В зале, наконец, стихло – появился поп Гапон в сопровождении мужчины лет сорока, как догадался Глебов, Рутенберга. Гапон тепло, по-отечески заботливо поприветствовал рабочих и стал выступать. Алексей некоторое время изучающе наблюдал за ним.
Густые темные волосы священника были зачесаны назад. Аккуратные усы, бородка клинышком на длинном лице. Несомненно, он имеет успех у женщин. Бесформенный нос сдвинут влево, явно когда-то Гапону основательно вдарили в лицо. Длинные руки, стоило их хозяину проявить эмоциональность, взмывали вверх. Он умело пользовался голосом, сводя его то к трубному гласу, то к трагическому шепоту, в котором, тем не менее, было слышно каждое слово. У него, несомненно, ораторский талант, отметил для себя Глебов.

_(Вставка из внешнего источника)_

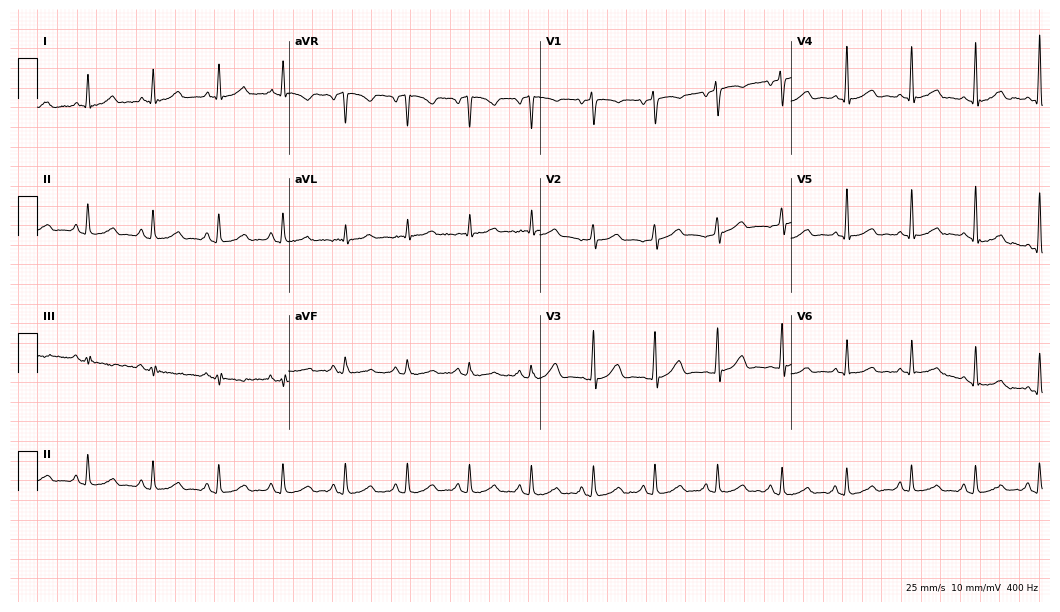
Standard 12-lead ECG recorded from a woman, 54 years old (10.2-second recording at 400 Hz). Read as a normal ECG.
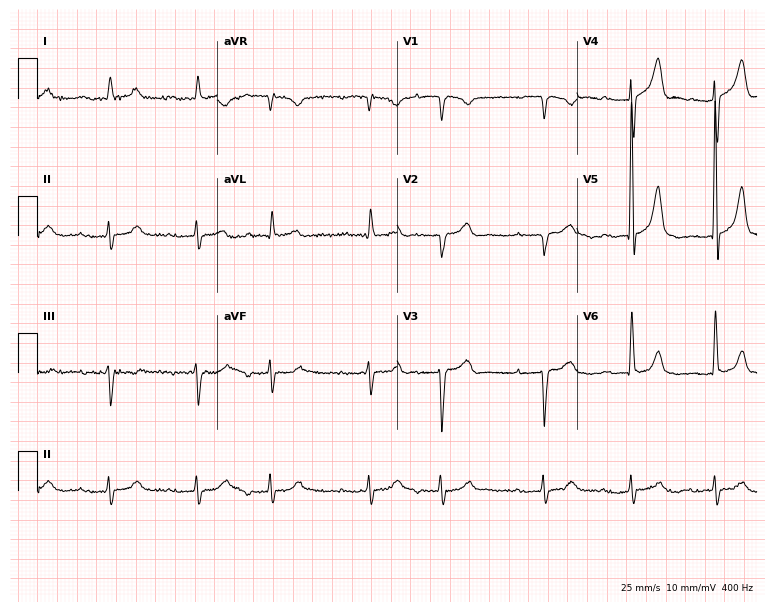
Electrocardiogram, a 72-year-old male. Interpretation includes atrial fibrillation.
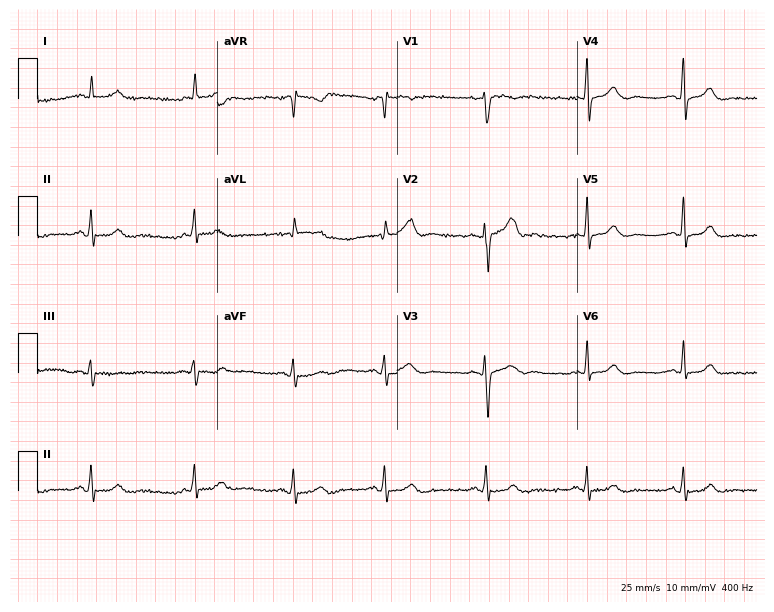
ECG — a 42-year-old female. Screened for six findings — first-degree AV block, right bundle branch block (RBBB), left bundle branch block (LBBB), sinus bradycardia, atrial fibrillation (AF), sinus tachycardia — none is recorded. Only these six findings were labelled.

Тем временем священник говорил о силе рабочего товарищества.
– В Сибири говорят, на медведя в одиночку ходить – только сирот плодить. Вы стоите перед ликом Христа каждый сам по себе. А вы возьмитесь за руки, и на душе у вас станет светлее и теплее. Всегда помните: все от Бога. Абсолютно все. Бог дарит нам радости, но Бог посылает нам и испытания.
Среди рабочих прошел одобрительный шумок.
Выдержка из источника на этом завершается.